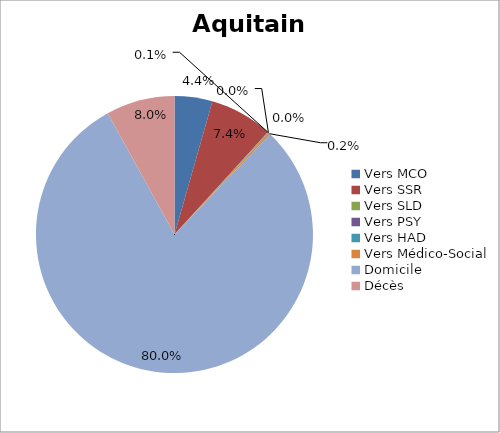
| Category | Aquitaine |
|---|---|
| Vers MCO | 0.044 |
| Vers SSR | 0.074 |
| Vers SLD | 0.001 |
| Vers PSY | 0 |
| Vers HAD | 0 |
| Vers Médico-Social | 0.002 |
| Domicile | 0.8 |
| Décès | 0.08 |
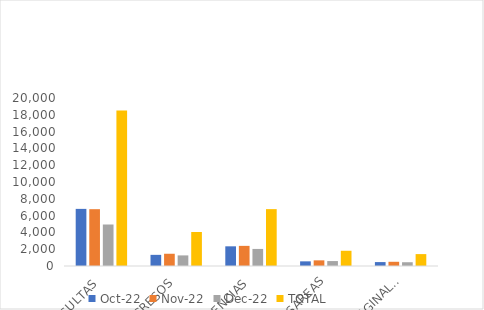
| Category | oct-22 | nov-22 | dic-22 | TOTAL |
|---|---|---|---|---|
| CONSULTAS | 6800 | 6764 | 4941 | 18505 |
| INGRESOS | 1327 | 1458 | 1262 | 4047 |
| EMERGENCIAS | 2343 | 2396 | 2032 | 6771 |
| PARTOS CESAREAS | 554 | 673 | 587 | 1814 |
| PARTOS VAGINALES | 466 | 502 | 449 | 1417 |
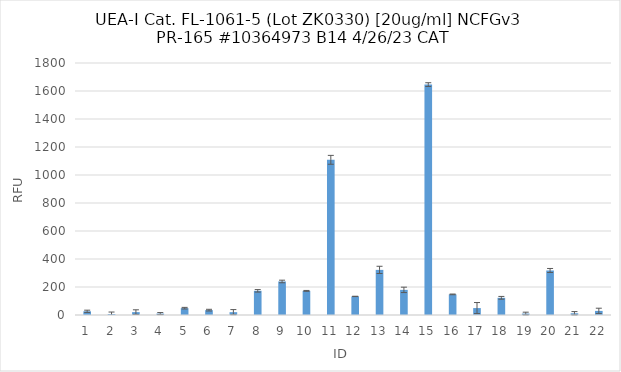
| Category | RFU |
|---|---|
| 0 | 26.5 |
| 1 | 6.5 |
| 2 | 20.5 |
| 3 | 10 |
| 4 | 48.75 |
| 5 | 34.75 |
| 6 | 20.25 |
| 7 | 172.75 |
| 8 | 239.5 |
| 9 | 172.25 |
| 10 | 1108.5 |
| 11 | 132.75 |
| 12 | 322.25 |
| 13 | 179.5 |
| 14 | 1645.75 |
| 15 | 147.25 |
| 16 | 49.5 |
| 17 | 122.75 |
| 18 | 10.25 |
| 19 | 318 |
| 20 | 12.25 |
| 21 | 29.25 |
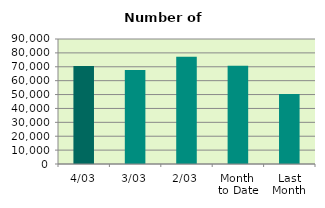
| Category | Series 0 |
|---|---|
| 4/03 | 70576 |
| 3/03 | 67686 |
| 2/03 | 77154 |
| Month 
to Date | 70651.5 |
| Last
Month | 50484.7 |
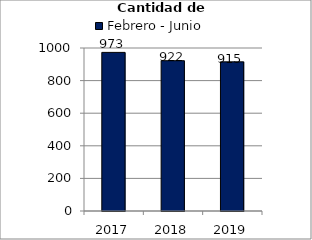
| Category | Febrero - Junio |
|---|---|
| 2017.0 | 973 |
| 2018.0 | 922 |
| 2019.0 | 915 |
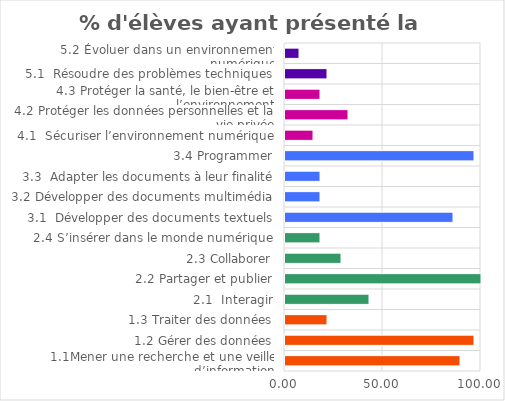
| Category | Series 0 |
|---|---|
| 1.1Mener une recherche et une veille d’information | 89.286 |
| 1.2 Gérer des données | 96.429 |
| 1.3 Traiter des données | 21.429 |
| 2.1  Interagir | 42.857 |
| 2.2 Partager et publier | 100 |
| 2.3 Collaborer | 28.571 |
| 2.4 S’insérer dans le monde numérique | 17.857 |
| 3.1  Développer des documents textuels | 85.714 |
| 3.2 Développer des documents multimédia | 17.857 |
| 3.3  Adapter les documents à leur finalité | 17.857 |
| 3.4 Programmer | 96.429 |
| 4.1  Sécuriser l’environnement numérique | 14.286 |
| 4.2 Protéger les données personnelles et la vie privée | 32.143 |
| 4.3 Protéger la santé, le bien-être et l’environnement | 17.857 |
| 5.1  Résoudre des problèmes techniques | 21.429 |
| 5.2 Évoluer dans un environnement numérique | 7.143 |
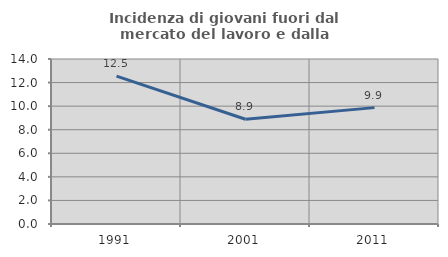
| Category | Incidenza di giovani fuori dal mercato del lavoro e dalla formazione  |
|---|---|
| 1991.0 | 12.544 |
| 2001.0 | 8.889 |
| 2011.0 | 9.874 |
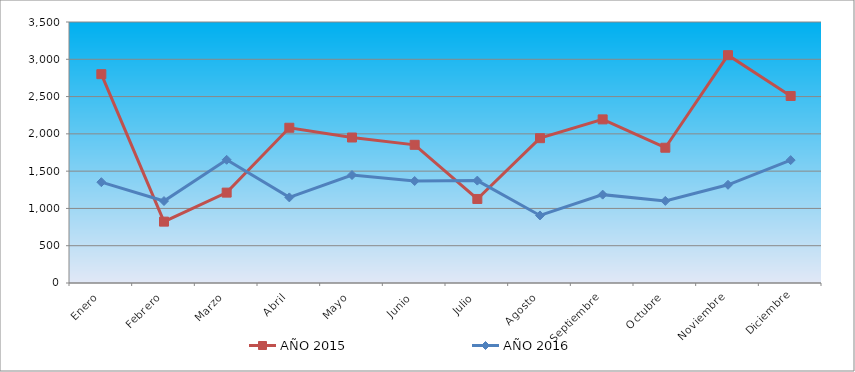
| Category | AÑO 2015 | AÑO 2016 |
|---|---|---|
| Enero | 2800 | 1352 |
| Febrero | 823 | 1099 |
| Marzo | 1212 | 1652 |
| Abril | 2082 | 1148 |
| Mayo | 1951 | 1448 |
| Junio | 1853 | 1368 |
| Julio | 1127 | 1373 |
| Agosto | 1942 | 906 |
| Septiembre | 2194 | 1185 |
| Octubre | 1814 | 1101 |
| Noviembre | 3055 | 1317 |
| Diciembre | 2508 | 1648 |
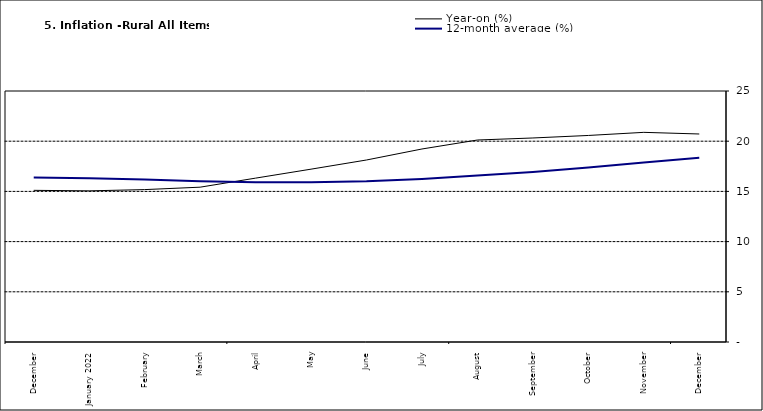
| Category | Year-on (%) | 12-month average (%) |
|---|---|---|
| December | 15.106 | 16.397 |
| January 2022 | 15.055 | 16.313 |
| February | 15.179 | 16.176 |
| March | 15.421 | 15.999 |
| April | 16.321 | 15.908 |
| May | 17.215 | 15.915 |
| June | 18.128 | 16.017 |
| July | 19.224 | 16.246 |
| August | 20.118 | 16.575 |
| September | 20.322 | 16.944 |
| October | 20.572 | 17.376 |
| November | 20.882 | 17.876 |
| December | 20.718 | 18.342 |
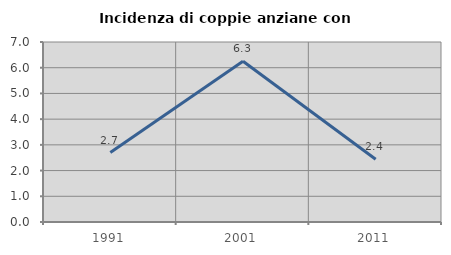
| Category | Incidenza di coppie anziane con figli |
|---|---|
| 1991.0 | 2.703 |
| 2001.0 | 6.25 |
| 2011.0 | 2.439 |
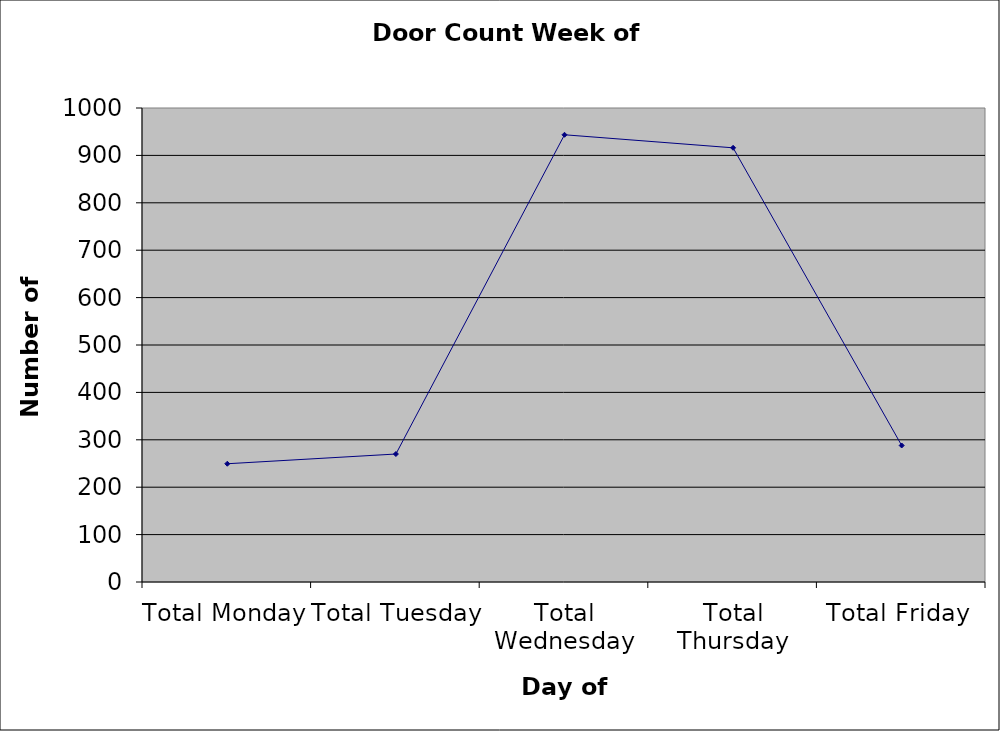
| Category | Series 0 |
|---|---|
| Total Monday | 249.5 |
| Total Tuesday | 270 |
| Total Wednesday | 943.5 |
| Total Thursday | 916 |
| Total Friday | 288 |
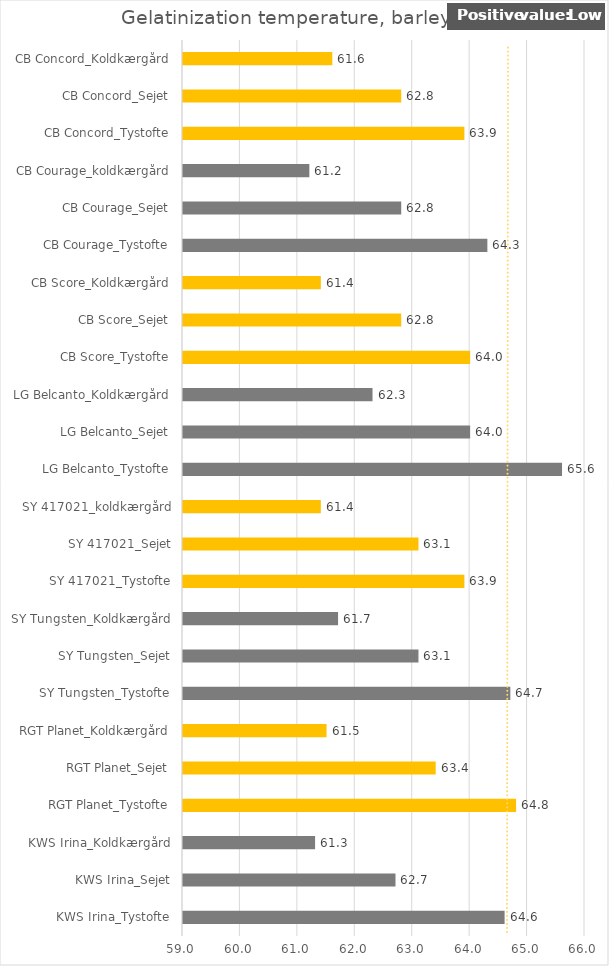
| Category |   Gelatinization temperature, barley [°C ] |
|---|---|
| KWS Irina_Tystofte | 64.6 |
| KWS Irina_Sejet | 62.7 |
| KWS Irina_Koldkærgård | 61.3 |
| RGT Planet_Tystofte | 64.8 |
| RGT Planet_Sejet | 63.4 |
| RGT Planet_Koldkærgård | 61.5 |
| SY Tungsten_Tystofte | 64.7 |
| SY Tungsten_Sejet | 63.1 |
| SY Tungsten_Koldkærgård | 61.7 |
| SY 417021_Tystofte | 63.9 |
| SY 417021_Sejet | 63.1 |
| SY 417021_koldkærgård | 61.4 |
| LG Belcanto_Tystofte | 65.6 |
| LG Belcanto_Sejet | 64 |
| LG Belcanto_Koldkærgård | 62.3 |
| CB Score_Tystofte | 64 |
| CB Score_Sejet | 62.8 |
| CB Score_Koldkærgård | 61.4 |
| CB Courage_Tystofte | 64.3 |
| CB Courage_Sejet | 62.8 |
| CB Courage_koldkærgård | 61.2 |
| CB Concord_Tystofte | 63.9 |
| CB Concord_Sejet | 62.8 |
| CB Concord_Koldkærgård | 61.6 |
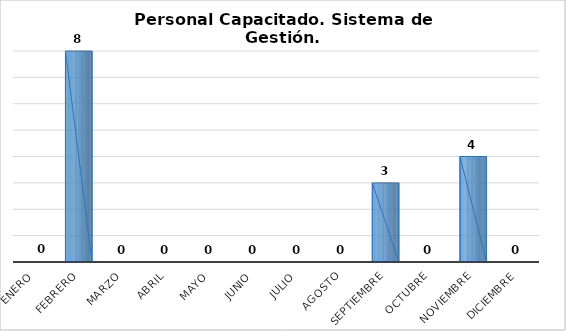
| Category | Personal capacitado/2 |
|---|---|
| Enero | 0 |
| Febrero | 8 |
| Marzo | 0 |
| Abril | 0 |
| Mayo | 0 |
| Junio | 0 |
| Julio | 0 |
| Agosto | 0 |
| Septiembre | 3 |
| Octubre | 0 |
| Noviembre | 4 |
| Diciembre | 0 |
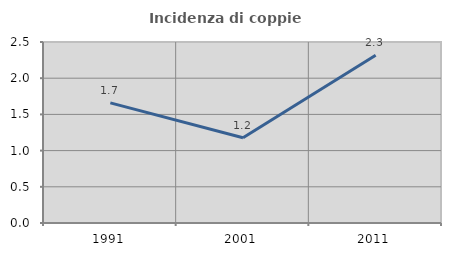
| Category | Incidenza di coppie miste |
|---|---|
| 1991.0 | 1.66 |
| 2001.0 | 1.176 |
| 2011.0 | 2.317 |
────────────────────
◆ ACTION ITEM
Leave the pictures out. Transcribe exactly the lines from the one with "Marzo | 0 |" through the end of the records.

◆ ANSWER TO THIS PROBLEM
| Marzo | 0 |
| Abril | 0 |
| Mayo | 0 |
| Junio | 0 |
| Julio | 0 |
| Agosto | 0 |
| Septiembre | 3 |
| Octubre | 0 |
| Noviembre | 4 |
| Diciembre | 0 |
| Category | Incidenza di coppie miste |
|---|---|
| 1991.0 | 1.66 |
| 2001.0 | 1.176 |
| 2011.0 | 2.317 |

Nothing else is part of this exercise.